Prompt »
Extract every line between the one with "新丸の内ビルディング、東京都千代田区丸の内1丁目。" and the end of the entries, both included, word for word and free of pictures.

Data for this task »
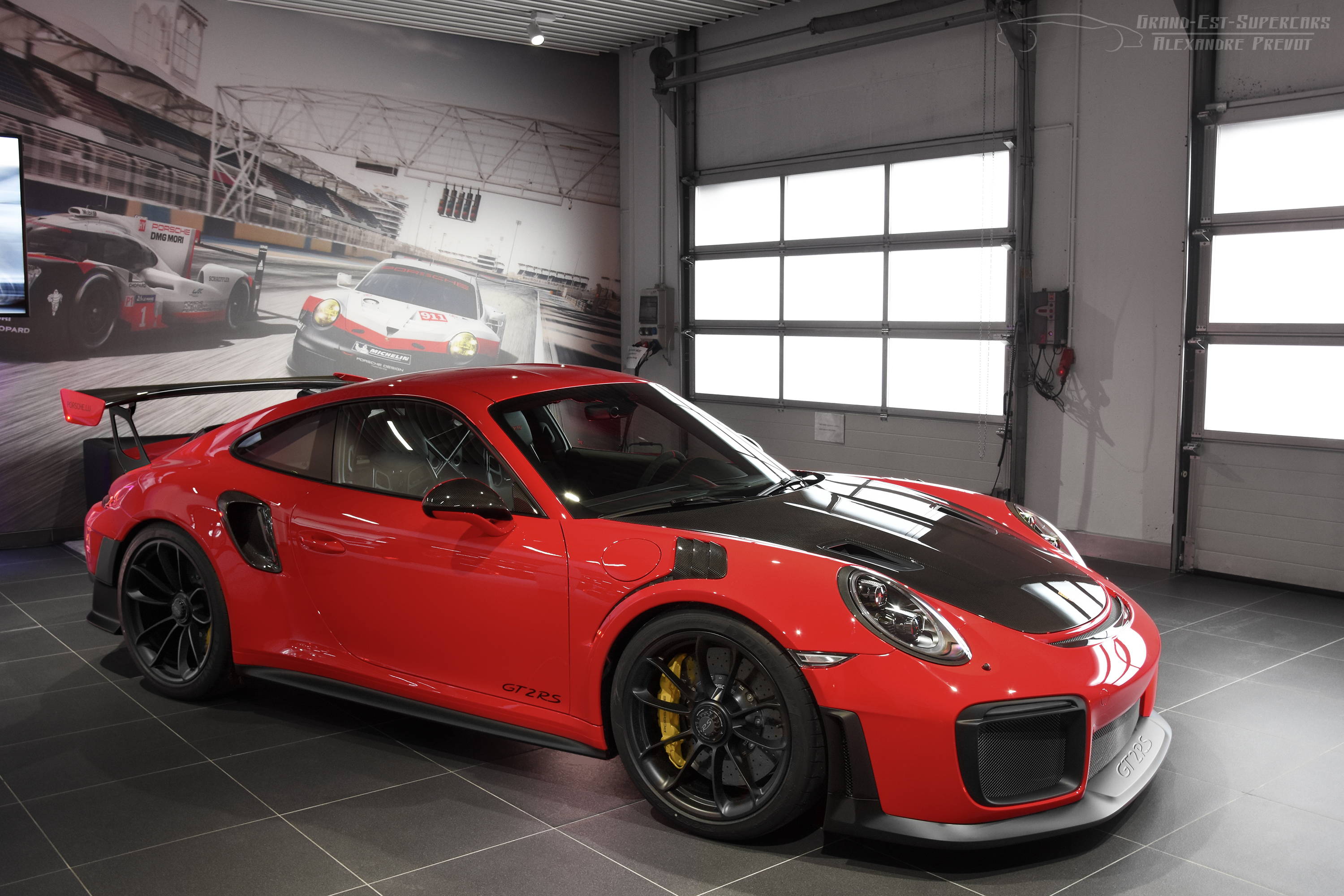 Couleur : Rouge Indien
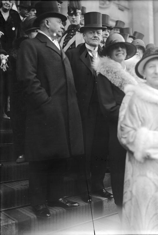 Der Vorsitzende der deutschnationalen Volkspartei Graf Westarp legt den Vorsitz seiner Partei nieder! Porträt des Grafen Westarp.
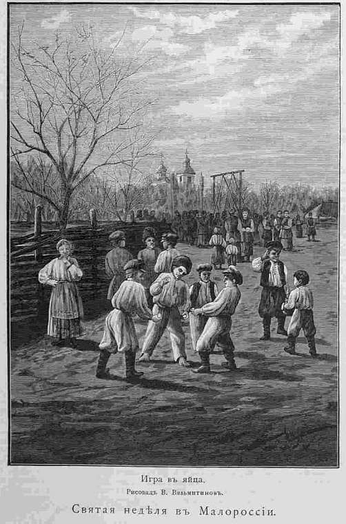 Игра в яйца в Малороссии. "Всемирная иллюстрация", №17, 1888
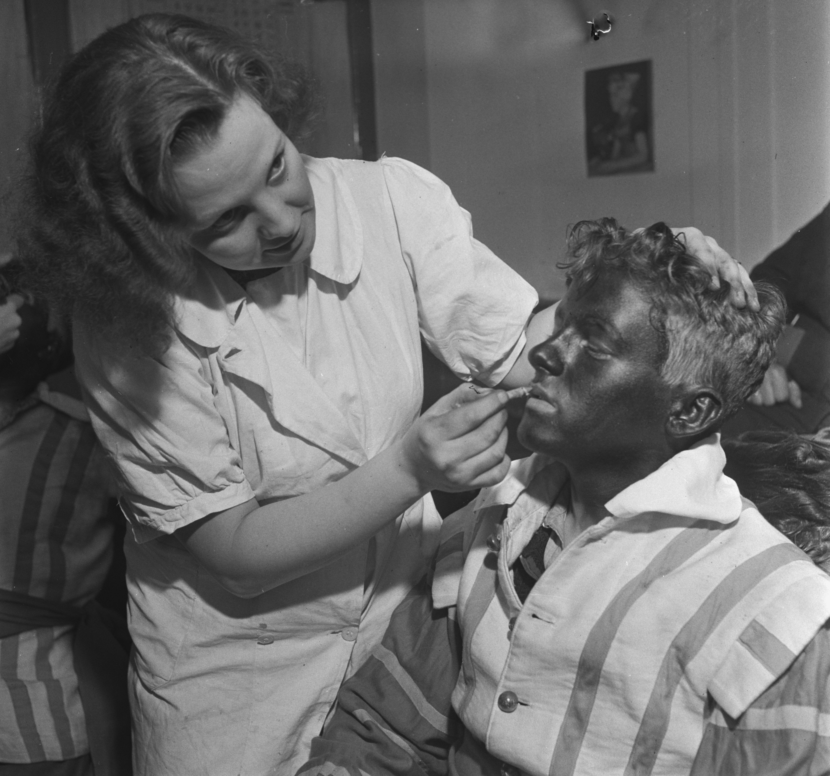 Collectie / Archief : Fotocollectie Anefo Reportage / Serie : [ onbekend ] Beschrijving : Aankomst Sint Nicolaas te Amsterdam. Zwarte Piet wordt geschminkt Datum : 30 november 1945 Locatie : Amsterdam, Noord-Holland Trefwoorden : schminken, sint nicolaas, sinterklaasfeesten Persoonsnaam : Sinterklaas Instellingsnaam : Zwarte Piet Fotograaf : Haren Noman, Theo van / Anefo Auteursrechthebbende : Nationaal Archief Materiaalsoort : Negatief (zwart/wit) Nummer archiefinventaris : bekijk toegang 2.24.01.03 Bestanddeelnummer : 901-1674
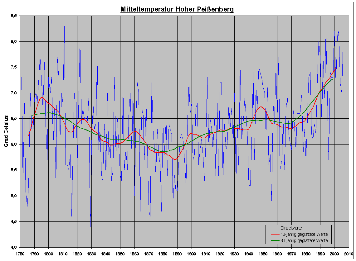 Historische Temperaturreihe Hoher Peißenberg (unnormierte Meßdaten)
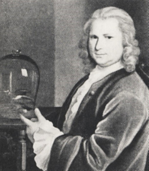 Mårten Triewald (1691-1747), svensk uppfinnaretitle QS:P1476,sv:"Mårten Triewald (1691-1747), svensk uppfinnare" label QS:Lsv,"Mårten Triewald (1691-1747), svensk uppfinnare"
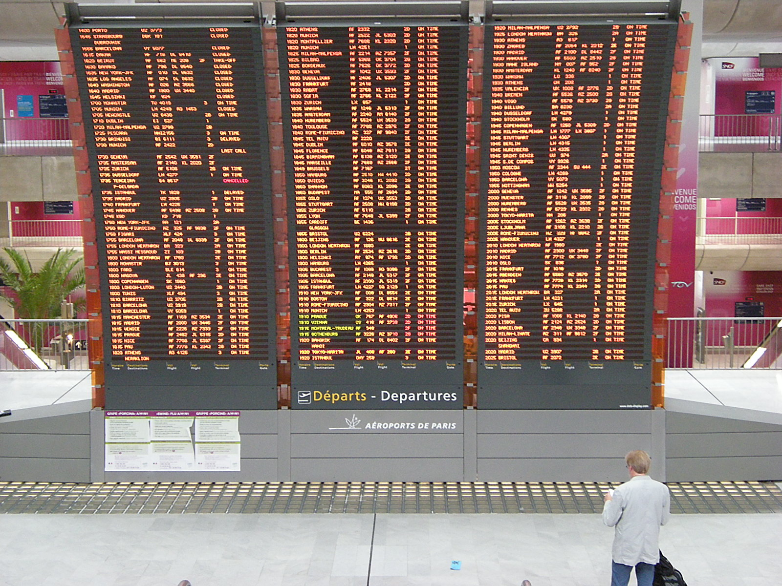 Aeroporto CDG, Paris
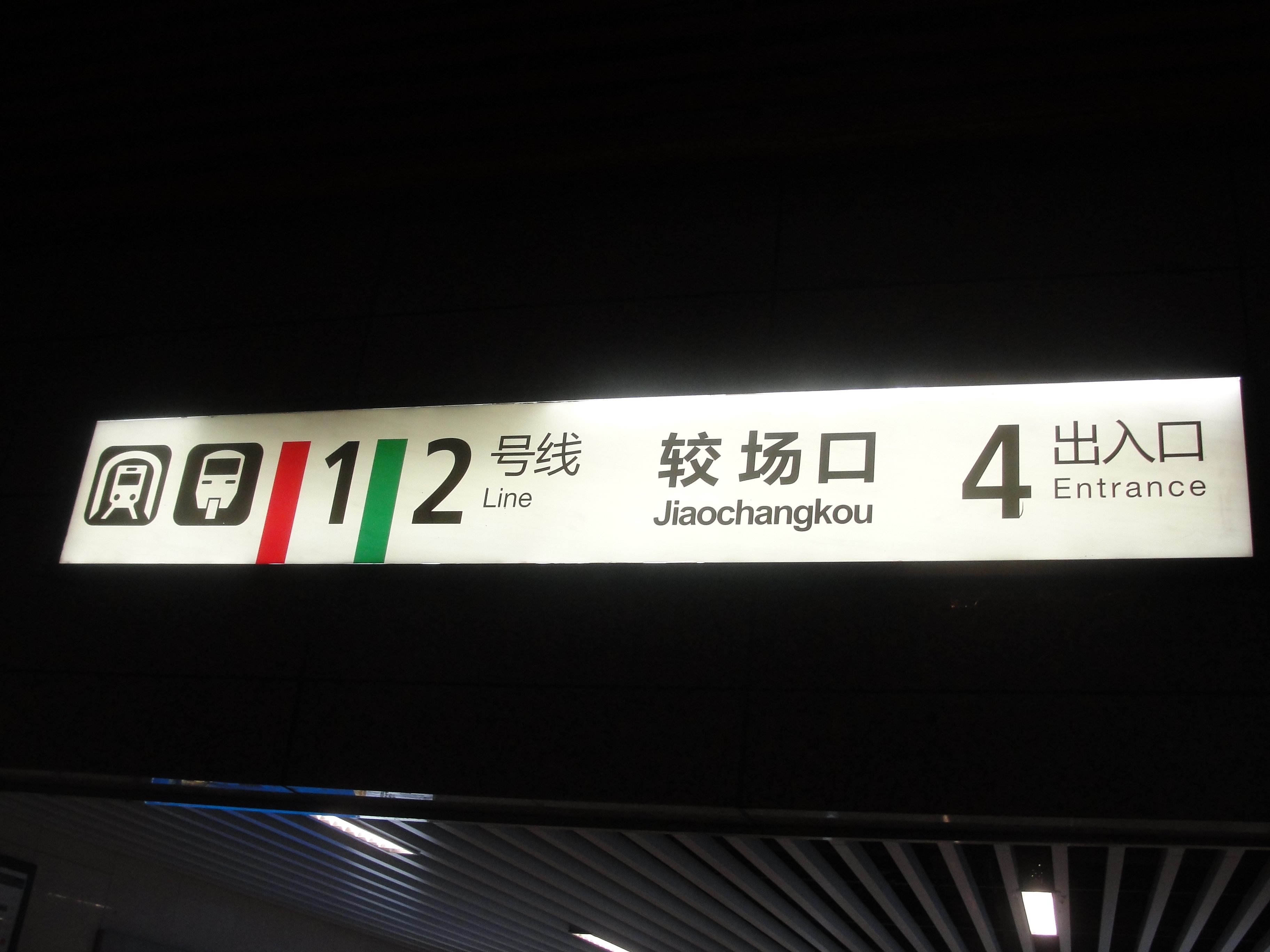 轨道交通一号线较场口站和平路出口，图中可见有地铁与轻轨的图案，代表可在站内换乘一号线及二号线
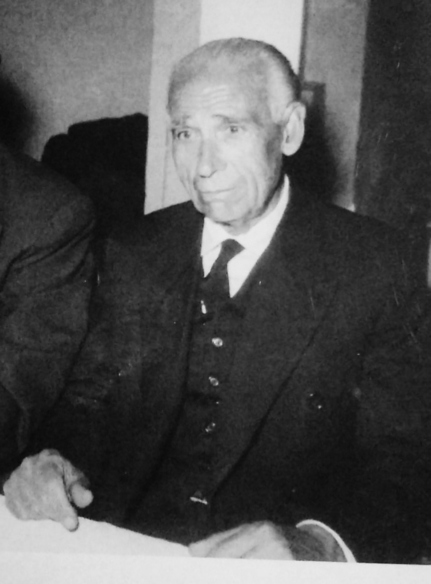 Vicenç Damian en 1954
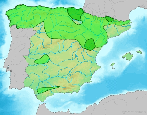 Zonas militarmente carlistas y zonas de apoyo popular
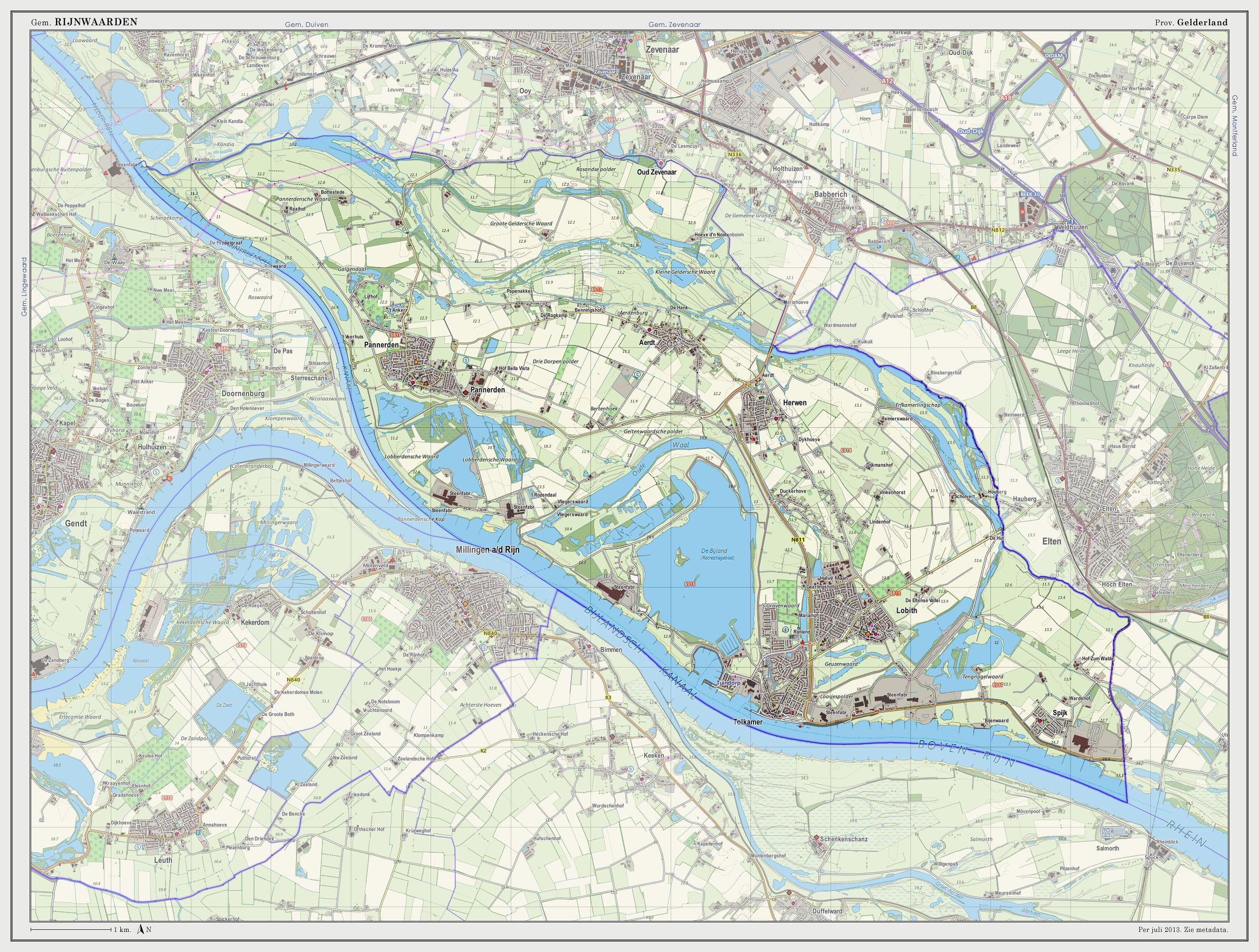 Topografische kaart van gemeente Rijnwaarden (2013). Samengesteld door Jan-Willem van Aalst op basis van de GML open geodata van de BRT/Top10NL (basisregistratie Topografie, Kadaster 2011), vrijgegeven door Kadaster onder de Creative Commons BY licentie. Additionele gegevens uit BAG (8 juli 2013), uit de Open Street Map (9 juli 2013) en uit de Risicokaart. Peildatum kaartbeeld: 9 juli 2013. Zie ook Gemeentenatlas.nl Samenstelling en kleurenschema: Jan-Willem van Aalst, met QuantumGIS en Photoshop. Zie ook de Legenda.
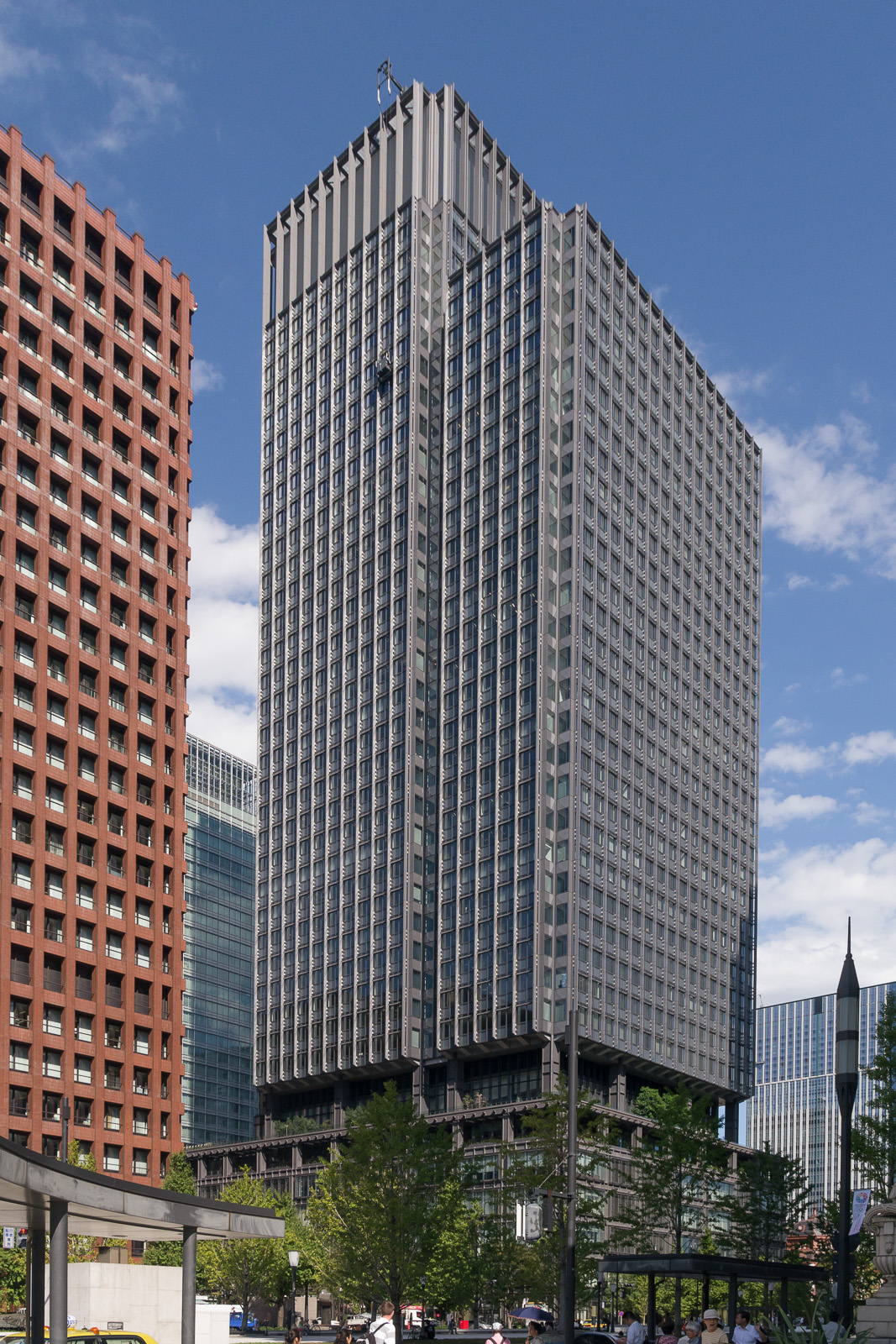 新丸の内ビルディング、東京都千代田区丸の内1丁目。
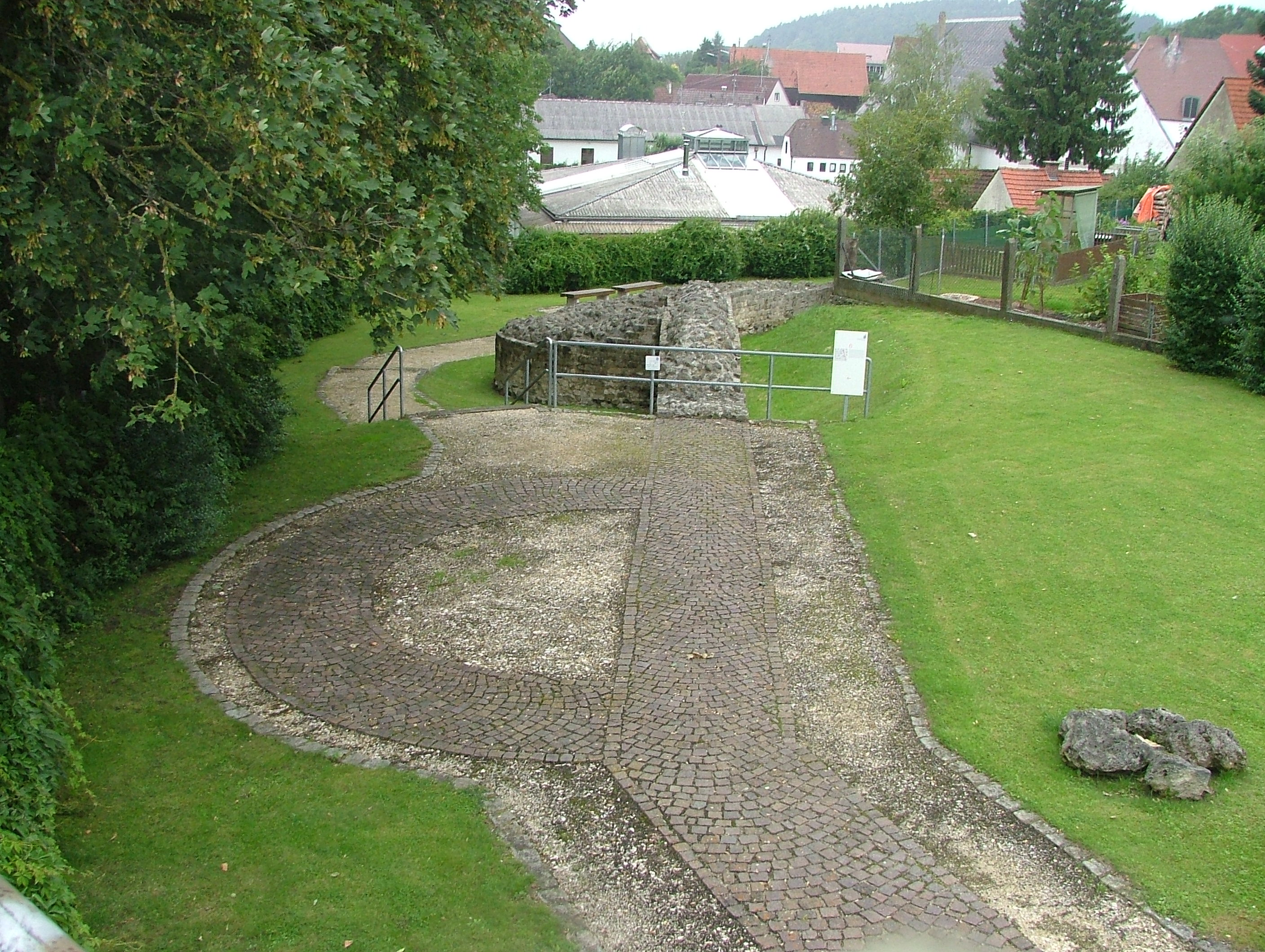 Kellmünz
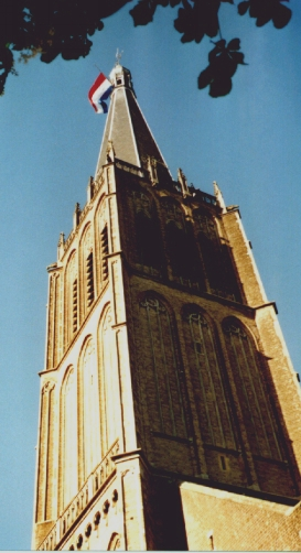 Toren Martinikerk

Answer to the exercise »
 新丸の内ビルディング、東京都千代田区丸の内1丁目。
 Kellmünz
 Toren Martinikerk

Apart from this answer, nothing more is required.